Wednesday, 13 February 2013

Saturday 9th February

The weekend epitomised in a picture (c) Bark

Visitors to the stock pens. All pics (c) Bark

Two pictures from earlier in the week when the sun shone (c) Terry Sherlock

Another great Barn owl shot (c) Andrew Marshall

Just one visit to the moor this weekend as the weather on Sunday was so dreadful. There is little worse than trying to keep optics and cameras dry, and if you wear glasses it is like looking at the world through a bathroom window. (not that I make a habit of looking through bathroom windows!!)
Saturday was only a little better than Sunday but we did manage to see a Barn Owl hunting in the car park Field as we arrived and there were a lot of wildfowl to be found. The three White-fronted Geese were still keeping company with the Greylag flock and seeming to commute between Ashgrave and the Flood Field. Duck numbers appear to be up again especially Teal and Wigeon. Now that the surrounding land has drained the birds are concentrated on and around the waterbodies on the reserve.
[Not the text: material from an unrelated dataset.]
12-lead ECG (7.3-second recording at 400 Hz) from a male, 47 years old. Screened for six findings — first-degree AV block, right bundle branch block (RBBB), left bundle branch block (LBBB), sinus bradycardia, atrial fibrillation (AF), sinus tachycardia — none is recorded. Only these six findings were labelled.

There were over fifty Pochard on the northern lagoon the largest number that I have seen this winter. A Great Crested Grebe was the first one seen on the reserve this year. A few more ducks are now appearing on the Ashgrave pools in front of the hide amongst them two drake Pintails, looking particularly smart in the gloom.
Hen Harrier and Bittern had been recorded during the week but failed to put in an appearance on Saturday. There has been a lot of work done on the southern reedbed it is now much more open and views extend much deeper into it. A lot more edge has been created, which gives better feeding opportunities to the Bitterns and the water level has been raised to encourage small fish deeper into the reedbed. Already there have been some good Water Rail sightings earlier in the week. It could well prove to be much more attractive to waders when the spring passage takes place.
Goldcrests and Tits were easy to see in the hedgerows on the bare branches and there seem to be good numbers of Reed Buntings present everywhere at the moment.
I spent some time watching the comings and goings around the cattle pens where we put out a fine seed feed and was pleased to find a female Brambling coming in with the Chaffinches, Reed Buntings, Redpolls and Dunnocks. It is well worth standing by the gate quietly and letting the birds come to you, it is surprising how confiding they can be. It can give you something good to see even on a disappointing grey and rainy day.